As it stands, the question is not correct in what it states. Chronological backtracking does not mean that Prolog will necessarily backtrack "in an example where there can be only one solution".
Consider this:
foo(a, 1).
foo(b, 2).
foo(c, 3).
?- foo(b, X).
X = 2.
?- foo(X, 2).
X = b.
So this is an example that does have only one solution and Prolog recognizes that, and does not attempt to backtrack. There are cases in which you can implement a solution to a problem in a way that Prolog will not recognize that there is only one logical solution, but this is due to the implementation and is not inherent to Prolog's execution model.
You should read up on Prolog's execution model. From the Wikipedia article which you seem to cite, "Operationally, Prolog's execution strategy can be thought of as a generalization of function calls in other languages, one difference being that multiple clause heads can match a given call.
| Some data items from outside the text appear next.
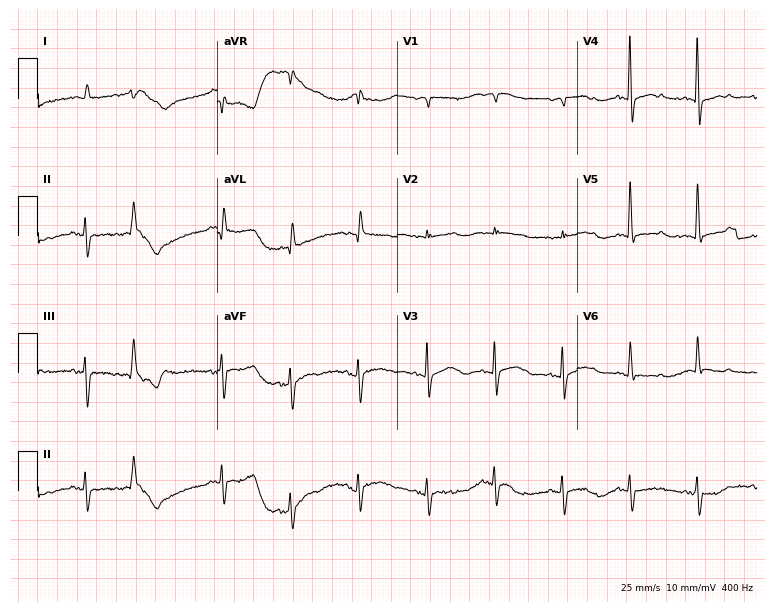
Resting 12-lead electrocardiogram (7.3-second recording at 400 Hz). Patient: a female, 84 years old. None of these six findings is recorded: first-degree AV block, right bundle branch block, left bundle branch block, sinus bradycardia, atrial fibrillation, sinus tachycardia. Only these six findings were labelled.
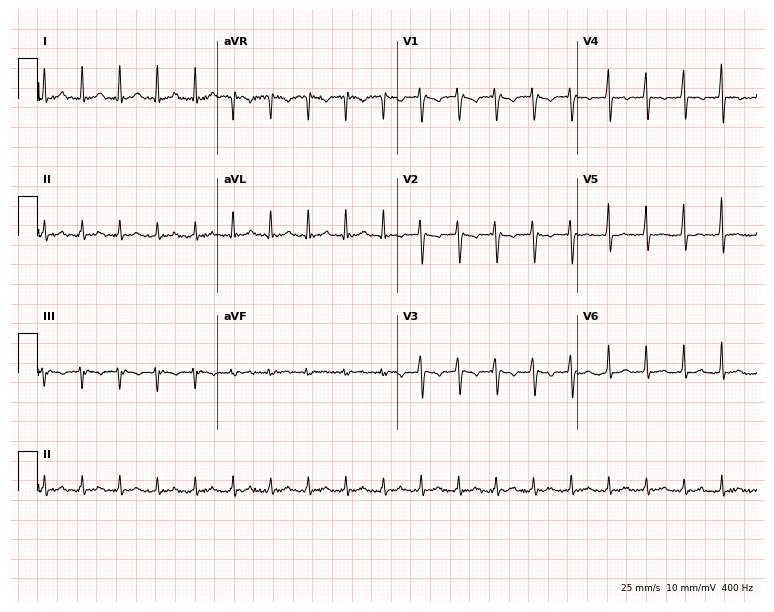
ECG (7.3-second recording at 400 Hz) — a 38-year-old female patient. Findings include sinus tachycardia (a sinus rate of 100 beats per minute or more).
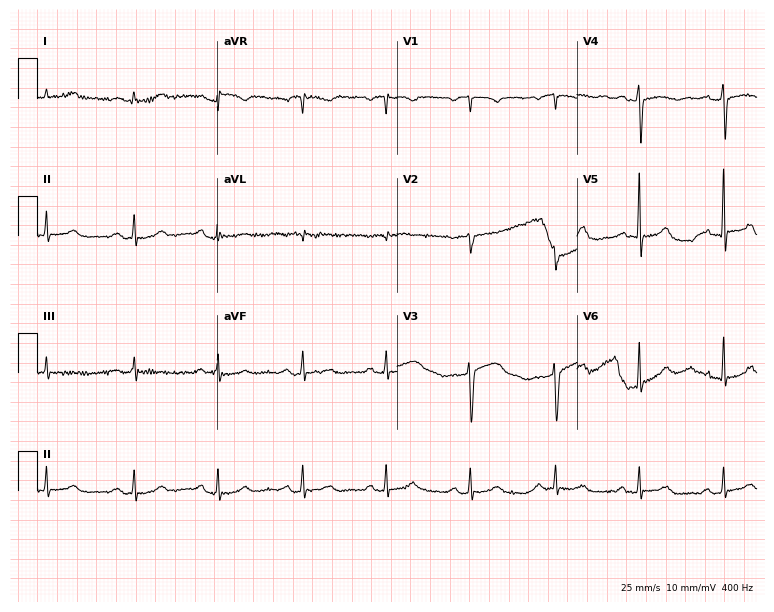
Resting 12-lead electrocardiogram. Patient: a 49-year-old female. None of these six findings is recorded: first-degree AV block, right bundle branch block, left bundle branch block, sinus bradycardia, atrial fibrillation, sinus tachycardia.

In that case, [emphasis mine] the system creates a choice-point, unifies the goal with the clause head of the first alternative, and continues with the goals of that first alternative." Read Sterling and Shapiro's "The Art of Prolog" for a far more complete discussion of the subject.

from Wikipedia I got
In eager evaluation, an expression is evaluated as soon as it is bound to a variable.
Then I think there are 2 levels - at user level (our predicates) Prolog is not eager.
But it is at 'system' level, because variables are implemented as efficiently as possible.
Indeed, attributed variables are implemented to be lazy, and are rather 'orthogonal' to 'logic' Prolog variables.